- Exercise: Before printing the listing, strip out its pictures and keep everything else exact.

- Input data:
◆ ◆ ◆ ◆ ◆

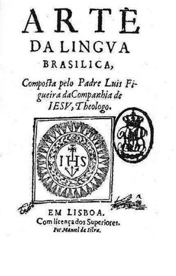 Capa da 1ª Edição do Livro "A Arte da Língua Brasílica" de Luís Figueira
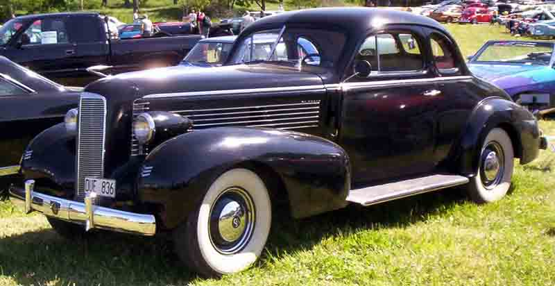 La Salle Series 38-5027 Coupé 1938
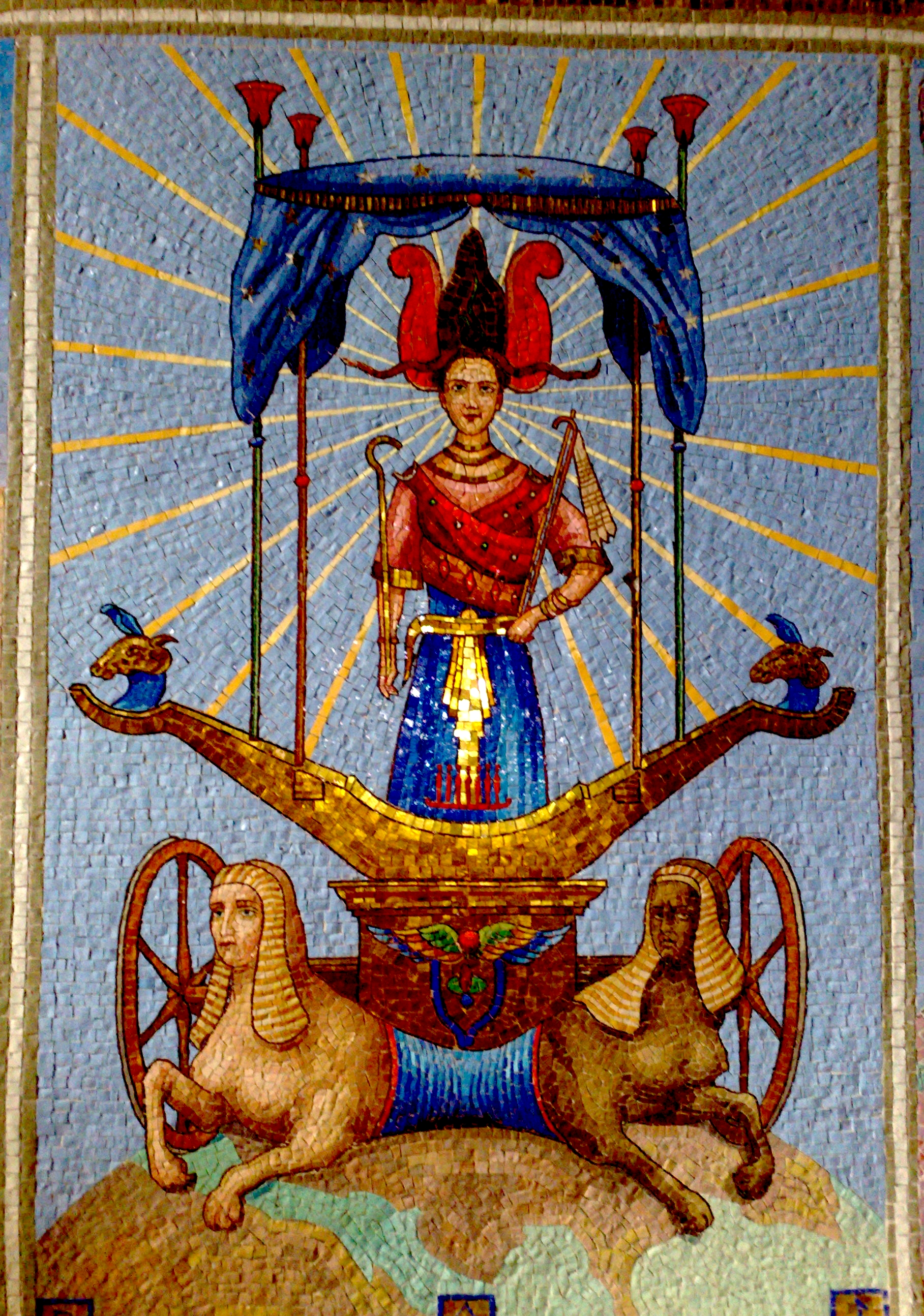 Mosaïque de la Chapelle du château des Avenières à Cruseilles en Haute-Savoie, France, représentant la carte du Chariot des Tarots divinatoires.

◆ ◆ ◆ ◆ ◆

- Written response:
 Capa da 1ª Edição do Livro "A Arte da Língua Brasílica" de Luís Figueira
 La Salle Series 38-5027 Coupé 1938
 Mosaïque de la Chapelle du château des Avenières à Cruseilles en Haute-Savoie, France, représentant la carte du Chariot des Tarots divinatoires.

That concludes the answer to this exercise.